According to AMD, GCN supports full C++ with no special restrictions while offering optimized extensions, libraries and variables for enhanced performance. Apparently, the specialized extensions, libraries and variables aren't necessary for programming for GCN but can certainly be used to optimize the performance. Add this to the fact that GCN has enhanced the former ATi Stream technology, made it scalar, left VLIW4 (Very Long Instruction Word version 4) behind, all while adding to the functionality of the architecture and optimizing it overall makes GCN one scary customer indeed.
The truth about it is: GCN wasn't designed to compete with "Kepler" but rather to outpace "Fermi" and bring AMD's graphics card line into a much more profitable and easier to implement future. The fact that it is so robust that it keeps up with NVidia's Kepler revision of Fermi (about 15-30% under/over, depending on the particular test or application) is just further testament to the design's superiority. If AMD had equal time to revise GCN the same number of times NVidia has revised Fermi... well, the implied results for we - the consumer - is positively mind-boggling. The fact that AMD managed to do all of this while keeping all of the components that allow workstation application and calculation - all at a fair price (for the most part) - further go to show their desire to be both the best and most beloved.
The Bottom Line
For shame AMD; because of your greed I was forced to wait for - and for the very first time, purchase - a mid-range video card featuring the glorious new architecture (actually, I got 2 for CFX so I'd get similar, if not better, performance for ~ $80 cheaper). I've never had to go mid-range before; it was - and is - a bit humiliating. Which brings me to my most major gripe with everything AMD/ATi has manufactured in the last few years: to get anything above Dual-Crossfire GPUs, you have buy the high-range cards; which entirely defeats the purpose of having multiple GPUs. Why on Earth wouldn't AMD have seen fit to enable at least their mid-range products to be able to Quad-Crossfire? Do they not see how that could financially benefit them in the long-run? Silly, silly designers.

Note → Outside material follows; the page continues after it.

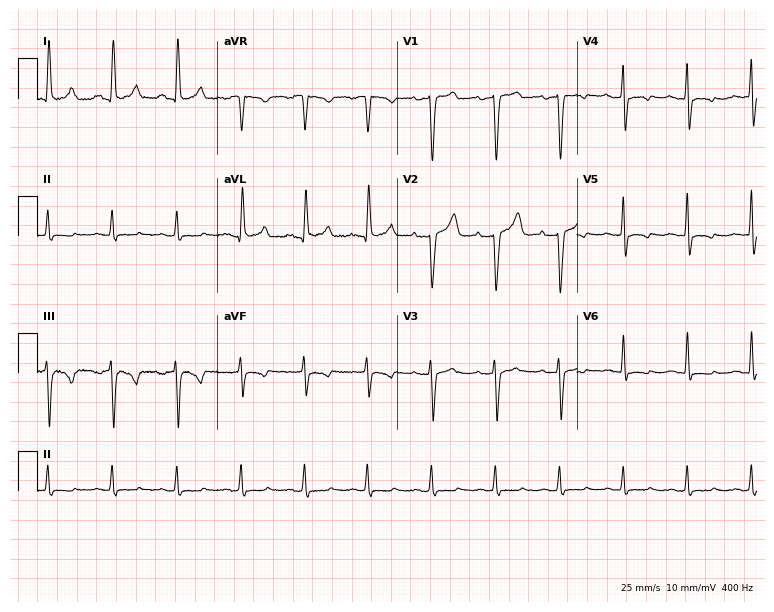
ECG (7.3-second recording at 400 Hz) — a 66-year-old female patient. Screened for six findings — first-degree AV block, right bundle branch block, left bundle branch block, sinus bradycardia, atrial fibrillation, sinus tachycardia — none is recorded.

Perhaps a Rectal-Craniotomy is in order... for both NVidia and AMD. So that they may their heads surgically removed from their bums.
What, then, should you buy? As always, I ask the following in response:
What are you planning on doing?
What is your budget?
How hot do you want your PC to get?
What are the rest of the components in your system going to be?

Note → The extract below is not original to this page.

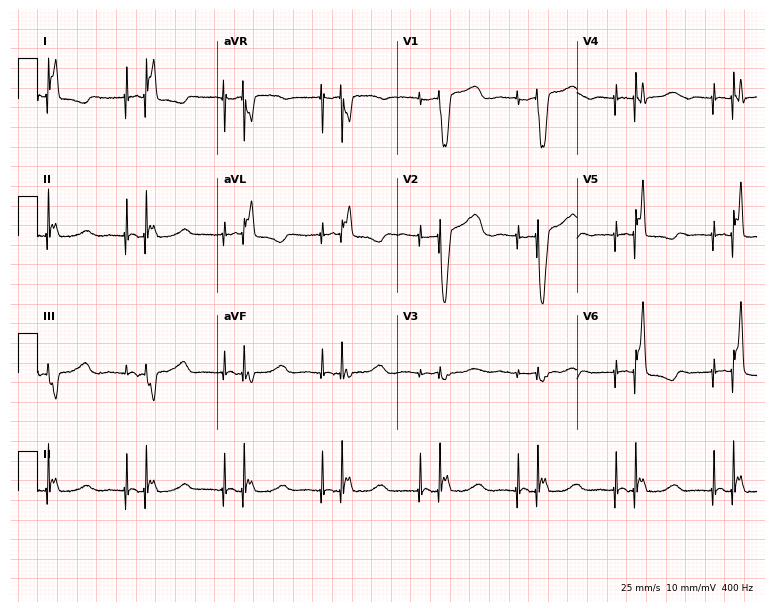
Standard 12-lead ECG recorded from a 72-year-old female patient (7.3-second recording at 400 Hz). None of these six findings is recorded: first-degree AV block, right bundle branch block, left bundle branch block, sinus bradycardia, atrial fibrillation, sinus tachycardia. Only these six findings were labelled.

What programs/games will you be running?
What kind of performance is most important to you (and yes, performance can be broken down into distinct groups)?

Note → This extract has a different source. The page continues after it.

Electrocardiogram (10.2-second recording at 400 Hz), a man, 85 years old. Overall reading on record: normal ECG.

How much of a Hammer Legion Member are you, AMD or NVidia?
These are questions you simply must answer before choosing any set of components for a PC build. If you're one of these morons who thinks it's okay to simply buy the most expensive thing there is and that you'll get the best performance that way, then I feel sorry for both your stupidity and the substantial and unnecessary loss your wallet will suffer. Optimize, people; Optimize. You'll be more satisfied with your computing experience and still have plenty of money left over to take your sweetheart out to that nice restaurant like she deserves. Or buy your Mom that necklace she always wanted. Or buy yourself that bevy of games you've been drooling over.
But, hey; what do I know? I'm just a hardware technician.